The Community Home Lenders of America (CHLA) this week submitted a letter to the Federal Housing Administration (FHA) that urges the agency to “provide comparable down payment treatment for FHA borrowers, regardless of whether or not the seller is willing to pay the home buyer broker commission,” according to an announcement by the organization.
The letter is being sent in response to a series of real estate commission lawsuits and the recent $418 million settlement by the National Association of Realtors (NAR), with the association also agreeing to abolish the “Participation Rule” requiring sell-side agents to make an offer of compensation to buyer brokers.
CHLA contends that the settlement is “likely to result in a shifting from the home seller to the home buyer of the financial responsibility to pay buyer Realtor commissions,” and cites three key concerns in its letter addressed to FHA Commissioner Julia Gordon.
The first is a contention that large swaths of first-time homebuyers, who already face major challenges to enter the housing market, will not be able to meet higher down payment thresholds necessary to pay the buyer’s agent commission when using FHA financing.
“We believe that FHA borrowers should not have to make a much higher down payment merely because the seller is (arbitrarily) unwilling to fund the buyer agent commission,” the letter stated.
The CHLA also raises concerns about preexisting biases that may impact borrowers using FHA financing, a bias they contend has been demonstrated in the past.
“Existing (and well documented) home seller biases against buyers with FHA loans will be exacerbated, because of concerns over the buyer’s ability to make higher down payments,” the letter stated.
The third highlighted concern stems from the potential for inflated sales prices based on commission impacts, with CHLA contending that sellers “may use their leverage over the higher down payment levels to extract a higher sales price in exchange for agreeing to pay the buyer agent commission.”
The letter provides a series of prototype loan scenarios that could spin out of the settlement, illustrating CHLA’s arguments.
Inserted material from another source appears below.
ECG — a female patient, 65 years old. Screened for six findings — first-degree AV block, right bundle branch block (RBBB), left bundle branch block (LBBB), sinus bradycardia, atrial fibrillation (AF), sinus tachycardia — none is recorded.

Among the scenarios is one that CHLA hopes will become standard practice, in which “every home seller will be willing to pay the buyer agent commission, as a courtesy and without extracting a higher price in exchange for doing so,” the letter stated. “However, we do not have confidence that this will be the case.”
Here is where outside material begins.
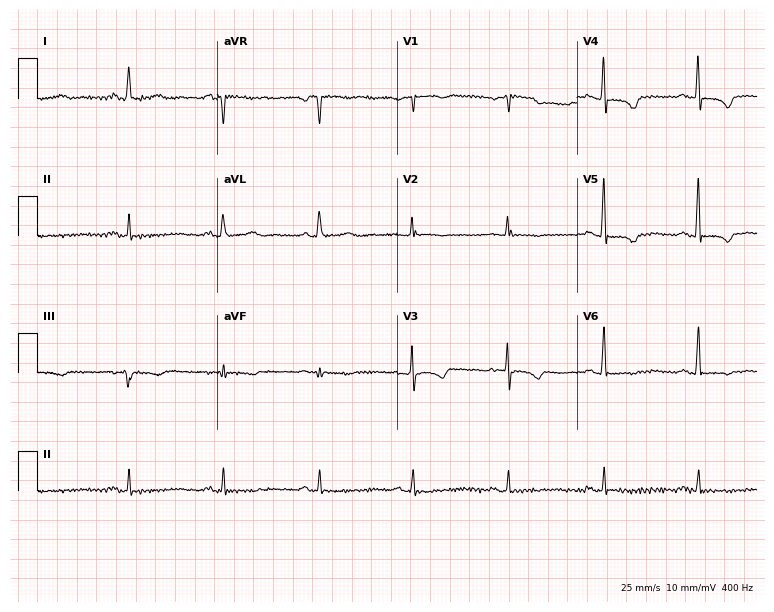
Electrocardiogram (7.3-second recording at 400 Hz), a 75-year-old female. Of the six screened findings (first-degree AV block, right bundle branch block, left bundle branch block, sinus bradycardia, atrial fibrillation, sinus tachycardia), none is recorded. Findings outside these six are not listed.

FHA borrowers are particularly vulnerable to sellers who may try to leverage a higher sales price, since “paying cash for their agent’s commission may not be economically feasible [for FHA buyers],” the letter read. “Having spent several years building up cash reserves for the down payment, the homebuyer will thus have to wait a few years longer to accumulate the cash necessary to fund this amount.”
When asked to comment on the letter’s content, a spokesperson for FHA told HousingWire that the agency is generally supportive of the subjects raised in the letter.
“We applaud all efforts to explain the nuances of federal housing policy in manners that are streamlined, comprehensive and accessible,” the spokesperson said.
Late last month, FHA addressed a common question the agency had received from interested stakeholders, who asked how the proposed settlement agreement will affect the treatment of seller-paid buyer broker fees in transactions that use FHA-insured mortgage financing.
“Under existing FHA policy, if sellers continue to pay buyer-side real estate agent commissions and fees as a manner of state and local law or custom, and if the commissions and fees are reasonable in amount, existing policy would not treat those payments as interested party contributions provided all other requirements are met,” the agency said in an informational notice distributed to professionals via email and published online.